=== Begin Enclosure ===

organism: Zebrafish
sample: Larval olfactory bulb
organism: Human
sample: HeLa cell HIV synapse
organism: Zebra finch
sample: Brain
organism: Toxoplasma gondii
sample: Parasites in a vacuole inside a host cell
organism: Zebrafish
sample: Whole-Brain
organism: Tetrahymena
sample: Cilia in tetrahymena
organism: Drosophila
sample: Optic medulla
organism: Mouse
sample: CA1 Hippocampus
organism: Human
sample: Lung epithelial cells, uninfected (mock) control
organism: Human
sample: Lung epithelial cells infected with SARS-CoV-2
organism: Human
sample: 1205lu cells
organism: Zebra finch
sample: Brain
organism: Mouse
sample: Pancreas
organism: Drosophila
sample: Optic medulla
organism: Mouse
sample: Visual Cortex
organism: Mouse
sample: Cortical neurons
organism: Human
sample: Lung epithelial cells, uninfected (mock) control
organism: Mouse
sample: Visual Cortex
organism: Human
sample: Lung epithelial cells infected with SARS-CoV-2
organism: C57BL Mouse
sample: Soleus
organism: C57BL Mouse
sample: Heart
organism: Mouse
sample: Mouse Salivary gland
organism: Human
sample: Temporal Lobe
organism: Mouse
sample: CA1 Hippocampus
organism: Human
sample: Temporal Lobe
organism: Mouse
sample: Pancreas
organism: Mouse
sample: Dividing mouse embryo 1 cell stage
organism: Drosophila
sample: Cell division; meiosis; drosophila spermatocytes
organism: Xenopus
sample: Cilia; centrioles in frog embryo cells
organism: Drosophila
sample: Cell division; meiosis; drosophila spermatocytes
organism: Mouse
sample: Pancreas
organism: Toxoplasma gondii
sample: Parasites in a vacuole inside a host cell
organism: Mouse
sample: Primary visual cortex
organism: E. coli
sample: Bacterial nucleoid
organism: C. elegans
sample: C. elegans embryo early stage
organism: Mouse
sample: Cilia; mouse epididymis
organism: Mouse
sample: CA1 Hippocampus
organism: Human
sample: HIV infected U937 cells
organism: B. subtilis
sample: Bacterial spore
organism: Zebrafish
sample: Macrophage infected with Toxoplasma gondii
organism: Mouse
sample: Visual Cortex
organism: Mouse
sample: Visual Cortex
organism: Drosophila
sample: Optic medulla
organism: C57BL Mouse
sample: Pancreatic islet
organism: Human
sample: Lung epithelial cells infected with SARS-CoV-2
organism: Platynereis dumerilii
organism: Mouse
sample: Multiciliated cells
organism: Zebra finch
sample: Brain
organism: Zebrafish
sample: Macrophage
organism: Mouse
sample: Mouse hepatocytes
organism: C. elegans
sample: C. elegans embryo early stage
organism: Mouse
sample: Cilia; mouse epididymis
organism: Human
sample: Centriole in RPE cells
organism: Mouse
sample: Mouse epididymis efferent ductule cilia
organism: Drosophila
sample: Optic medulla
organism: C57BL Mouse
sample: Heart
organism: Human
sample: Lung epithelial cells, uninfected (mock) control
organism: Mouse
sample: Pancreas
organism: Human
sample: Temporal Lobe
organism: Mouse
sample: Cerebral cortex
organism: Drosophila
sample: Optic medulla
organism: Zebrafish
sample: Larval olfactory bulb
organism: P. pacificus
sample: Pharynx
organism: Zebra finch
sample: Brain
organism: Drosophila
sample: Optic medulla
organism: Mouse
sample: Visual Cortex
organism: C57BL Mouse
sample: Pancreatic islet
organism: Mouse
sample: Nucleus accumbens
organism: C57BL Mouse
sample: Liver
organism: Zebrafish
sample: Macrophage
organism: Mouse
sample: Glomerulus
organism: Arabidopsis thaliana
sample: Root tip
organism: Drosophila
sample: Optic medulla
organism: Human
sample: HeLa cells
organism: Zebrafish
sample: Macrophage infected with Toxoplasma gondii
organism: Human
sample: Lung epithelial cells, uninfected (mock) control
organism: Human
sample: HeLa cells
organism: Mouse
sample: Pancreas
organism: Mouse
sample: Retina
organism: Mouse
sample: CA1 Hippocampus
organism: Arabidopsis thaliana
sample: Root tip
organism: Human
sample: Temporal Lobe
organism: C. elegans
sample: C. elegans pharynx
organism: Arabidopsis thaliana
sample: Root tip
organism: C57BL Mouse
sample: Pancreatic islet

=== End Enclosure ===

About this task: All the lines above are to be copied exactly, with none left out.

Solution to this problem:
organism: Zebrafish
sample: Larval olfactory bulb
organism: Human
sample: HeLa cell HIV synapse
organism: Zebra finch
sample: Brain
organism: Toxoplasma gondii
sample: Parasites in a vacuole inside a host cell
organism: Zebrafish
sample: Whole-Brain
organism: Tetrahymena
sample: Cilia in tetrahymena
organism: Drosophila
sample: Optic medulla
organism: Mouse
sample: CA1 Hippocampus
organism: Human
sample: Lung epithelial cells, uninfected (mock) control
organism: Human
sample: Lung epithelial cells infected with SARS-CoV-2
organism: Human
sample: 1205lu cells
organism: Zebra finch
sample: Brain
organism: Mouse
sample: Pancreas
organism: Drosophila
sample: Optic medulla
organism: Mouse
sample: Visual Cortex
organism: Mouse
sample: Cortical neurons
organism: Human
sample: Lung epithelial cells, uninfected (mock) control
organism: Mouse
sample: Visual Cortex
organism: Human
sample: Lung epithelial cells infected with SARS-CoV-2
organism: C57BL Mouse
sample: Soleus
organism: C57BL Mouse
sample: Heart
organism: Mouse
sample: Mouse Salivary gland
organism: Human
sample: Temporal Lobe
organism: Mouse
sample: CA1 Hippocampus
organism: Human
sample: Temporal Lobe
organism: Mouse
sample: Pancreas
organism: Mouse
sample: Dividing mouse embryo 1 cell stage
organism: Drosophila
sample: Cell division; meiosis; drosophila spermatocytes
organism: Xenopus
sample: Cilia; centrioles in frog embryo cells
organism: Drosophila
sample: Cell division; meiosis; drosophila spermatocytes
organism: Mouse
sample: Pancreas
organism: Toxoplasma gondii
sample: Parasites in a vacuole inside a host cell
organism: Mouse
sample: Primary visual cortex
organism: E. coli
sample: Bacterial nucleoid
organism: C. elegans
sample: C. elegans embryo early stage
organism: Mouse
sample: Cilia; mouse epididymis
organism: Mouse
sample: CA1 Hippocampus
organism: Human
sample: HIV infected U937 cells
organism: B. subtilis
sample: Bacterial spore
organism: Zebrafish
sample: Macrophage infected with Toxoplasma gondii
organism: Mouse
sample: Visual Cortex
organism: Mouse
sample: Visual Cortex
organism: Drosophila
sample: Optic medulla
organism: C57BL Mouse
sample: Pancreatic islet
organism: Human
sample: Lung epithelial cells infected with SARS-CoV-2
organism: Platynereis dumerilii
organism: Mouse
sample: Multiciliated cells
organism: Zebra finch
sample: Brain
organism: Zebrafish
sample: Macrophage
organism: Mouse
sample: Mouse hepatocytes
organism: C. elegans
sample: C. elegans embryo early stage
organism: Mouse
sample: Cilia; mouse epididymis
organism: Human
sample: Centriole in RPE cells
organism: Mouse
sample: Mouse epididymis efferent ductule cilia
organism: Drosophila
sample: Optic medulla
organism: C57BL Mouse
sample: Heart
organism: Human
sample: Lung epithelial cells, uninfected (mock) control
organism: Mouse
sample: Pancreas
organism: Human
sample: Temporal Lobe
organism: Mouse
sample: Cerebral cortex
organism: Drosophila
sample: Optic medulla
organism: Zebrafish
sample: Larval olfactory bulb
organism: P. pacificus
sample: Pharynx
organism: Zebra finch
sample: Brain
organism: Drosophila
sample: Optic medulla
organism: Mouse
sample: Visual Cortex
organism: C57BL Mouse
sample: Pancreatic islet
organism: Mouse
sample: Nucleus accumbens
organism: C57BL Mouse
sample: Liver
organism: Zebrafish
sample: Macrophage
organism: Mouse
sample: Glomerulus
organism: Arabidopsis thaliana
sample: Root tip
organism: Drosophila
sample: Optic medulla
organism: Human
sample: HeLa cells
organism: Zebrafish
sample: Macrophage infected with Toxoplasma gondii
organism: Human
sample: Lung epithelial cells, uninfected (mock) control
organism: Human
sample: HeLa cells
organism: Mouse
sample: Pancreas
organism: Mouse
sample: Retina
organism: Mouse
sample: CA1 Hippocampus
organism: Arabidopsis thaliana
sample: Root tip
organism: Human
sample: Temporal Lobe
organism: C. elegans
sample: C. elegans pharynx
organism: Arabidopsis thaliana
sample: Root tip
organism: C57BL Mouse
sample: Pancreatic islet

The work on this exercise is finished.